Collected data
========

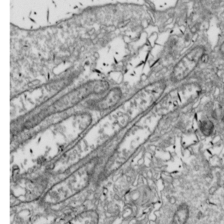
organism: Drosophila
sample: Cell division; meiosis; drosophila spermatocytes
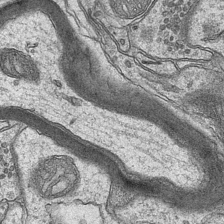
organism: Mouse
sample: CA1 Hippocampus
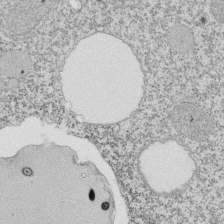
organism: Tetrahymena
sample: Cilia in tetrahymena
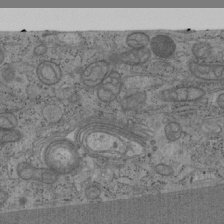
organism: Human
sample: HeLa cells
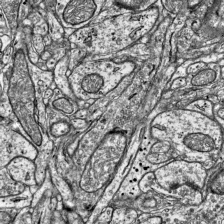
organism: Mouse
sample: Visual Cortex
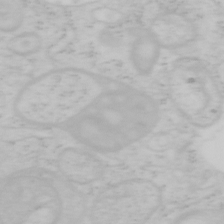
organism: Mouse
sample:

========

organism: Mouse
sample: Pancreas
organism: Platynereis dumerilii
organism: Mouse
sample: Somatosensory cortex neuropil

========

** WORK REQUIRED **
Copy out each line of the entries above that holds "sample".

** FINAL ANSWER **
sample: Cell division; meiosis; drosophila spermatocytes
sample: CA1 Hippocampus
sample: Cilia in tetrahymena
sample: HeLa cells
sample: Visual Cortex
sample:
sample: Pancreas
sample: Somatosensory cortex neuropil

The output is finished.